Mai 68, de Gaulle à Baden-Baden

Mai 68, de Gaulle à Baden-Baden

 

VI, 61

 

1970-1971

 

Le grand tappis plié ne monstrera,

Fors qu’à demy la pluspart de l’histoire :

Chassé du regne loing aspre apparoistra,

Qu’au faict bellique chascun le viendra croire.

 

La fin de la présence au pouvoir de Charles de Gaulle (« Le grand tappis plié » : lorsque le tapis rouge déroulé lors des cérémonies officielles sera rangé) est passablement agitée.

Les événements de mai 68, résonnant de « Dix ans, ça suffit », annoncent la lassitude des étudiants puis des Français devant le style gaullien. « Le vieux monsieur, perdu dans ses rêves anachroniques de grandeur nationale, n’est pas exactement antipathique : il est dépassé ; il a fait son temps ; il symbolise l’Etat hiérarchique, énarchique, militaro-industriel, techno structurel, bureaucratique, national productiviste (j’en passe ) dont on veut précisément se débarrasser [1] ».

Paris est en pleine agitation étudiante, les mouvements sociaux se déclenchent. Les grèves débutent le 14 mai, le 20 c’est la grève générale qui paralyse le pays. Le 27, les négociations sur les salaires et les conditions de travail aboutissent aux accords de Grenelle qui seront rejetés par la base.

« Le 29 mai, le Général quitte l’Elysée sans prévenir. Dépression ? Recours à la force ? Fuite à Varennes ? Personne ne le saura jamais [2] » (« au faict bellique » : « bellique » du latin « bellum », guerre).

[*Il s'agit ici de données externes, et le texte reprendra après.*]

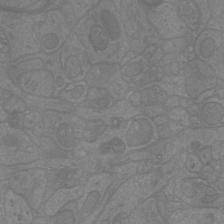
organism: Mouse
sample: Cortical neurons
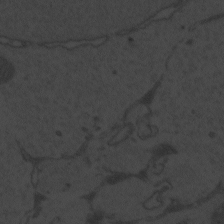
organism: Zebrafish
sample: Macrophage infected with Toxoplasma gondii
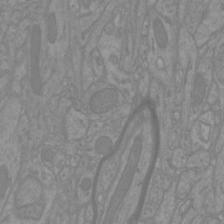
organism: Mouse
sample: Cortical neurons
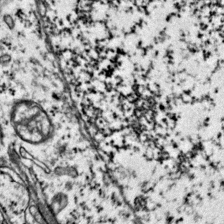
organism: Mouse
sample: Primary visual cortex
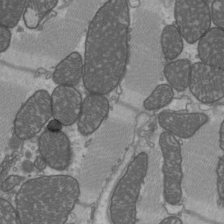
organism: C57BL Mouse
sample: Heart
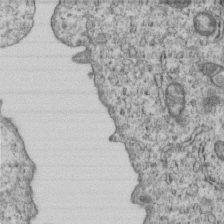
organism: Human
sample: MDA-MB-231 cells
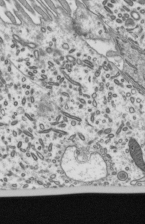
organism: Mouse
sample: Mouse epididymis efferent ductule cilia
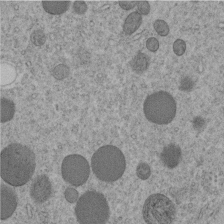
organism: C. elegans
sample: C. elegans embryo early stage
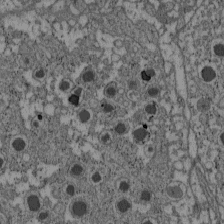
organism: C57BL Mouse
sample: Pancreatic islet
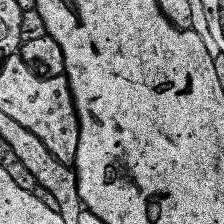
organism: Human
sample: Temporal Lobe
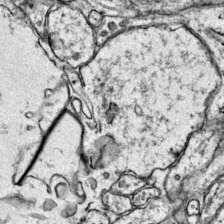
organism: Mouse
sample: Primary visual cortex
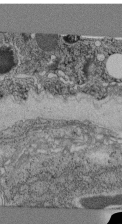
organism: C. elegans
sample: C. elegans pharynx
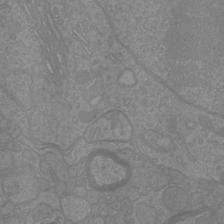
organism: Mouse
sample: Cortical neurons
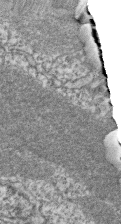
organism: Zebrafish
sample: Cilia; retinal pigment epithelium
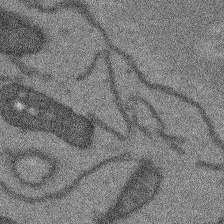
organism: Arabidopsis thaliana
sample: Root tip
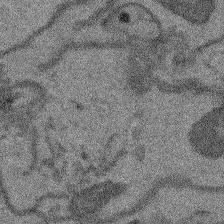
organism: Arabidopsis thaliana
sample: Root tip
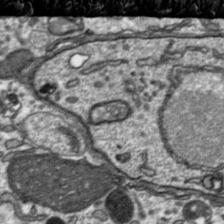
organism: Toxoplasma gondii
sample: Parasites in a vacuole inside a host cell
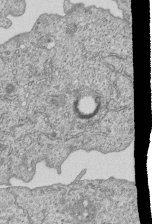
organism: Human
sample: MDA-MB-231 cells
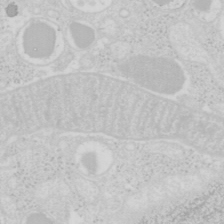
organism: Mouse
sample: Pancreas
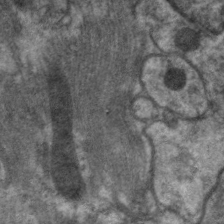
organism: C. elegans
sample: Pharynx
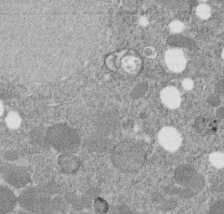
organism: C. elegans
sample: C. elegans embryo early stage
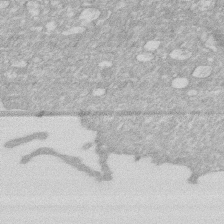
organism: Human
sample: HIV infected U937 cells
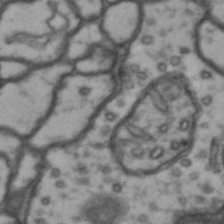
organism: Drosophila
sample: Brain
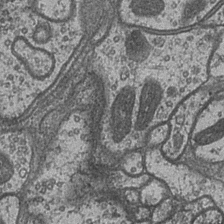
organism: Drosophila
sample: Optic medulla
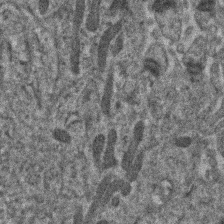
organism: Human
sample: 1205lu cells
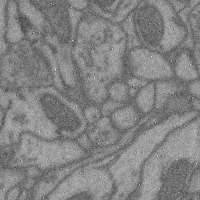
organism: Mouse
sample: Cerebral cortex
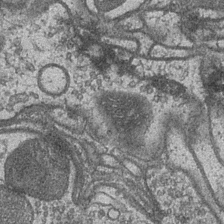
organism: Drosophila
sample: Optic medulla
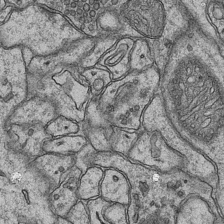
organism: Mouse
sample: CA1 Hippocampus
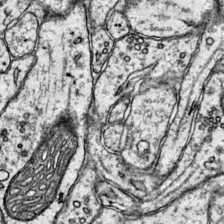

De Gaulle proposera le 23 mai 1969 son referendum sur la participation et la réforme de l’Etat. Il se ménage ainsi une porte de sortie. Lâché par les giscardiens, médiocrement soutenu parles siens, le Général quitte le pouvoir après le vote négatif des Français.

 

Baden Baden (anciennement Baden) est une ville thermale. On dispose de précieux renseignements sur la vie à Bade au début du XVe siècle grâce à la correspondance de l'humaniste italien Poggio Bracciolini, dit Le Pogge, venu y prendre les eaux en 1416-1417, alors qu'il se trouvait au Concile de Constance. Mais l'essor de la ville date du XIXe siècle, avec le lancement du casino conçu par un homme d'affaires français, Jacques Bénazet, surnommé le « roi de Bade ». Depuis lors, les joueurs se sont succédé à la roulette ou à l'hippodrome, comme Léon Tolstoï ou Marlène Dietrich. Les tapis verts de jeu étaient connus déjà au XVIème siècle "puis le verd [tapis de jeu] estendu l'on desployoit force chartes, force dez, et renfort de tabliers" (Rabelais, Gargantua, Chapitre XXII).

 

La roulette est un jeu En vogue depuis peu : Sachant combiner, / On peut y gagner. / D'abord sur un grand tapis verd, / Qui toujours d'argent est couvert, /On voit trente-six numéros / Brodés en signes assez gros, / Desquels numéros amalgamés. / Trois rangs se trouvent formés... (fr.wikipedia.org - Baden-Baden, Jacques Berchtold, L'âge d'ivoire et l'avènement de l'attention aux abeilles, Le Cinquiesme livre: actes du Colloque international de Rome (16-19 octobre 1998), 2001 - books.google.fr, La Martingale, ou le Secret de gagner au jeu, arlequinade-vaudeville en un acte et en prose, des Cens Servière, Francis et Belurgey, 1801 - books.google.fr).

 

Pour Henri-Christian Giraud, l'explication de l'équipée de Baden-Baden n'est à chercher ni dans une défaillance du général de Gaulle ni dans une manoeuvre militaire ou psychologique, mais dans son "duo-duel" avec le Parti communiste et sa "belle et bonne alliance" avec Moscou, renouvelée en 1964 par l'Ostpolitik gaullienne. Le PCF préfère de Gaulle à ses concurrents de la gauche «atlantiste». Sur fond d'intervention soviétique en Tchécoslovaquie. Voici l'histoire d'un chef-d'œuvre d'intoxication de ce "théoricien de la surprise" qu'était de Gaulle (Henri-Christian Giraud, L'Accord secret de Baden-Baden: Comment de Gaulle et les Soviétiques ont mis fin à Mai 68, 2008 - books.google.fr).